A limitation of the current study is its relatively small sample size (n = 60) which precluded extensive validation of the methods. From the Exome Aggregation Consortium (ExAC) database (Available online: http://exac.broadinstitute.org/), the East Asian subpopulation allele frequency for NUDT15 c.415C>T is 0.1043 and that for TPMT*3C is 0.01319. Calculations under Hardy-Weinberg assumptions predict that, for every 60 East Asian individuals, there would be 48.3 homozygous for the NUDT15 wildtype allele, 11.0 heterozygotes and 0.72 homozygous for the NUDT15 c.415C>T variant; for the TPMT*3C variant, the respective numbers would be 58.4, 1.56 and 0.01. As can be seen from the results (Table 1), the data from the ExAC database fell within the 95% confidence interval of the point estimates of the allele frequencies, as may be expected. Assuming our patient population presenting for genetic testing other than for NUDT15 and TPMT genotyping do not have increased prevalence of the NUDT15 c.415C>T and TPMT*3C variants compared to the ExAC East Asian subpopulation, it would require genotyping a few hundred (for NUDT15 c.415C>T) to tens of thousands (for TPMT*3C) of patients to collect even a few samples for establishing homozygous mutant genotype samples for HRM analysis. Due to facility and resource limitations, this approach was not attempted; in actual practice, this warrants the simultaneous use of PCR-RFLP to prevent false negatives.

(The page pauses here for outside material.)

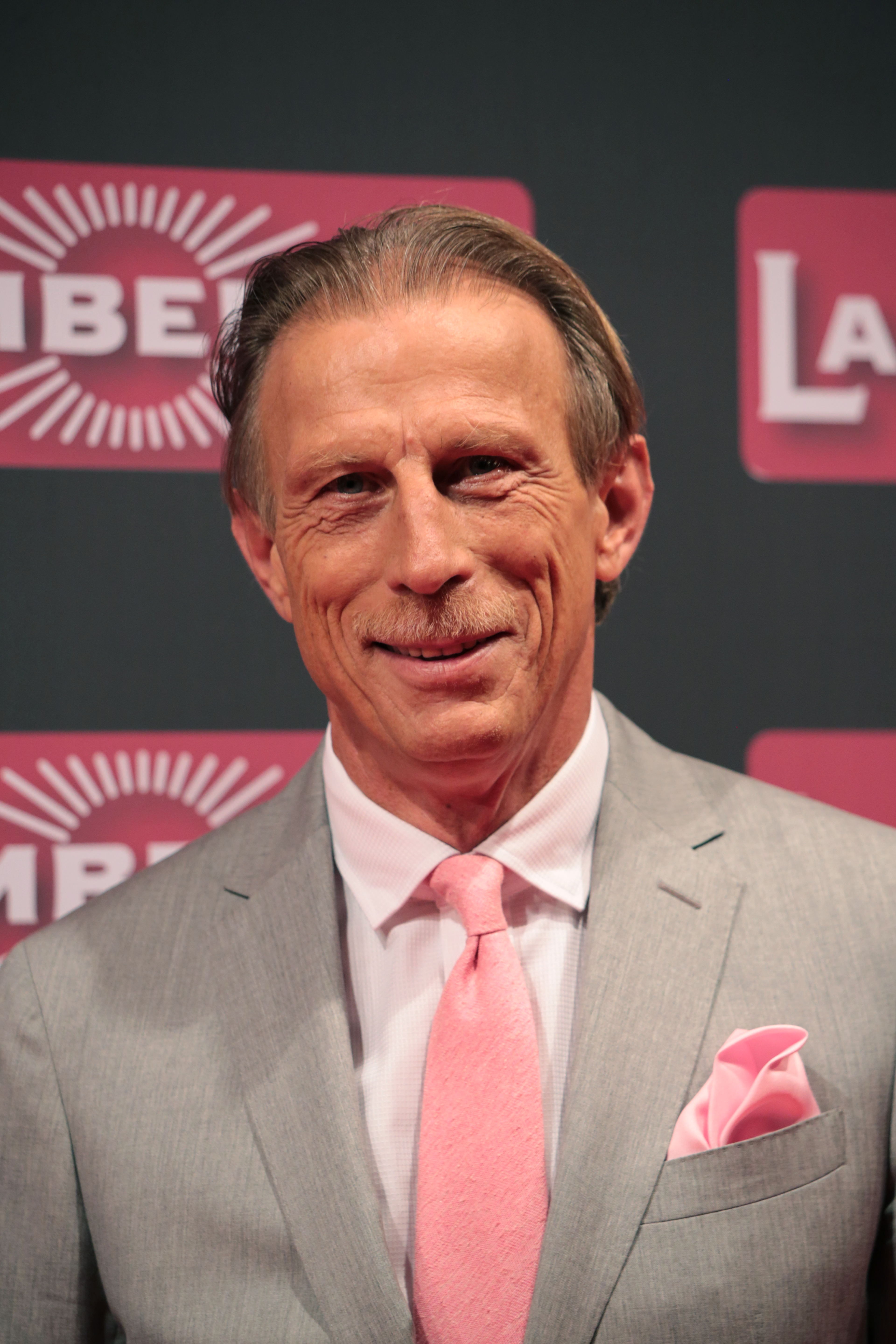 Christoph Daum bei der Lambertz Monday Night 2018.

Prospective studies, with additional blood samples taken for haematological, on enzyme activity and thiopurine metabolite analysis may reveal more complex interactions between the susceptibility of alleles NUDT15 c.415C>T and TPMT*3C. However, since only archived DNA samples from patients receiving genetic testing for unrelated conditions were used, and none of them were reported to be administered thiopurines, a breakdown of the adverse drug reactions according to genotyping and predicted metabolizer status could not be performed.

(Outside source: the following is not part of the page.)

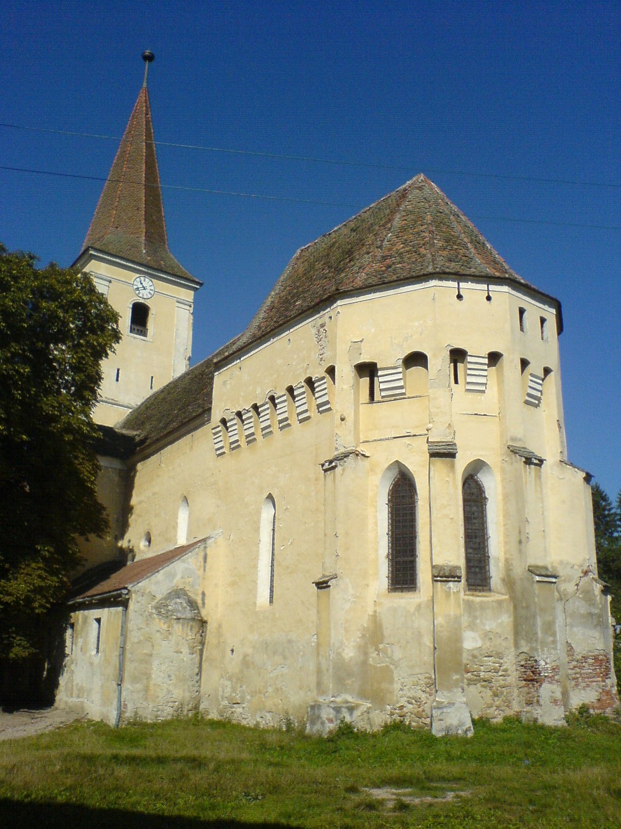 evangelische Kirche Großscheuern

Further genotyping studies may establish synthetic oligonucleotide targets as controls for the HRM or RFLP analysis, given the relatively small PCR amplicon. Of note, however, as from our in-house evaluation, real-time PCR-HRM genotyping is relatively susceptible to quantitative changes in input DNA amount, even when the analysis is run in the presence of the known genotype synthetic sample, the validity of the HRM analysis may still not be guaranteed. A potentially feasible approach would be spiking and/or pooling: as spiking of HRM mixture by wildtype (“control”) DNA may enhance the detection of the rare homozygous mutants [39], it may be used to enhance the reliability of the HRM assay shall ambiguous genotypes arise; moreover, as HRM analysis can potentially detect a “mutant load” down to 3–5% [40], pooling of up to 20 samples may be possible for time and cost-efficient screening studies of TPMT*3C variants in East Asian or Chinese populations.

5. Conclusions

The complementary real-time PCR-HRM and PCR-RFLP genotyping methods were successfully developed as alternatives to traditional Sanger sequencing for the cost-effective detection of NUDT15 c.415C>T and TPMT c.719A>G (TPMT*3C) variants. Further prospective studies may establish their roles in the genotype-informed dosage adjustment of thiopurines, the use of alternative agents in selected patient subgroups and the prevention of morbidity and mortality due to thiopurine intolerance.